▶ **YOUR ASSIGNMENT**: Reproduce verbatim only the line that holds "Saskatoon Population, 1911–2005" and the lines that follow it to the end of the listing.
THE DATA below:
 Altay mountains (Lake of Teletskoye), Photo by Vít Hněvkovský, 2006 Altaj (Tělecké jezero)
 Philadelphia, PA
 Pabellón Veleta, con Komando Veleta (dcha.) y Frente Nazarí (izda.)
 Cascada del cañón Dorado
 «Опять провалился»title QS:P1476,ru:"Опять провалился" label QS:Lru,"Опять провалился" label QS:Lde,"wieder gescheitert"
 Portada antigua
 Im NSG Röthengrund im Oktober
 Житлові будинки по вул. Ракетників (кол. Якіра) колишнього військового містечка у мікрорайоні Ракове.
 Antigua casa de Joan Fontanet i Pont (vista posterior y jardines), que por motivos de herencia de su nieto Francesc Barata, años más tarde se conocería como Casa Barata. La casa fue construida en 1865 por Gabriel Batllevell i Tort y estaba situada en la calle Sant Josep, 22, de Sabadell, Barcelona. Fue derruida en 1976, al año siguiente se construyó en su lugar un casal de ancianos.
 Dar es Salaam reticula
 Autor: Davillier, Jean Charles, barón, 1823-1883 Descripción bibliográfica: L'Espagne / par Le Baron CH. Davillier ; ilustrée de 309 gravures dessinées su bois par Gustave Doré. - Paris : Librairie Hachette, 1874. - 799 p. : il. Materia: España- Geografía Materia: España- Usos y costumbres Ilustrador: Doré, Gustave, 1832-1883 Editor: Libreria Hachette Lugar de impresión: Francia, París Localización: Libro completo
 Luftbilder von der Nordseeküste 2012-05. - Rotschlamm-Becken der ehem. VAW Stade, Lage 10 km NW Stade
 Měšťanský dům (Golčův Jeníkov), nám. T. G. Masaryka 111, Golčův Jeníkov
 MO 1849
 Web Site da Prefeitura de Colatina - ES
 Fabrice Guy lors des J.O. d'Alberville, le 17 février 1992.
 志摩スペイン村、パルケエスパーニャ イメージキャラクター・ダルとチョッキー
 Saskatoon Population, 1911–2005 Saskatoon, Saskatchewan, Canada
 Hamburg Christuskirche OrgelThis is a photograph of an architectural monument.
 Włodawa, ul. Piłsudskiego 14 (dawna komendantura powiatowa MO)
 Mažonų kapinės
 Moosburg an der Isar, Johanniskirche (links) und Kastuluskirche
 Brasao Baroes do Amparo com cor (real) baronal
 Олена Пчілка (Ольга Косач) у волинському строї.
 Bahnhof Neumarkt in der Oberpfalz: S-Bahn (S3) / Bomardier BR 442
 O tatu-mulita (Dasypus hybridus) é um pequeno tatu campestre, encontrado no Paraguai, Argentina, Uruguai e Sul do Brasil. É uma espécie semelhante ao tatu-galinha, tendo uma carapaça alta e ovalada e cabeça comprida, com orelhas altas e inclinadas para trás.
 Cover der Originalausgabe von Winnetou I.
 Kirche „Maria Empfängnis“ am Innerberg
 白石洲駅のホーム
End of THE DATA.
▶ **WRITTEN REPLY**:
 Saskatoon Population, 1911–2005 Saskatoon, Saskatchewan, Canada
 Hamburg Christuskirche OrgelThis is a photograph of an architectural monument.
 Włodawa, ul. Piłsudskiego 14 (dawna komendantura powiatowa MO)
 Mažonų kapinės
 Moosburg an der Isar, Johanniskirche (links) und Kastuluskirche
 Brasao Baroes do Amparo com cor (real) baronal
 Олена Пчілка (Ольга Косач) у волинському строї.
 Bahnhof Neumarkt in der Oberpfalz: S-Bahn (S3) / Bomardier BR 442
 O tatu-mulita (Dasypus hybridus) é um pequeno tatu campestre, encontrado no Paraguai, Argentina, Uruguai e Sul do Brasil. É uma espécie semelhante ao tatu-galinha, tendo uma carapaça alta e ovalada e cabeça comprida, com orelhas altas e inclinadas para trás.
 Cover der Originalausgabe von Winnetou I.
 Kirche „Maria Empfängnis“ am Innerberg
 白石洲駅のホーム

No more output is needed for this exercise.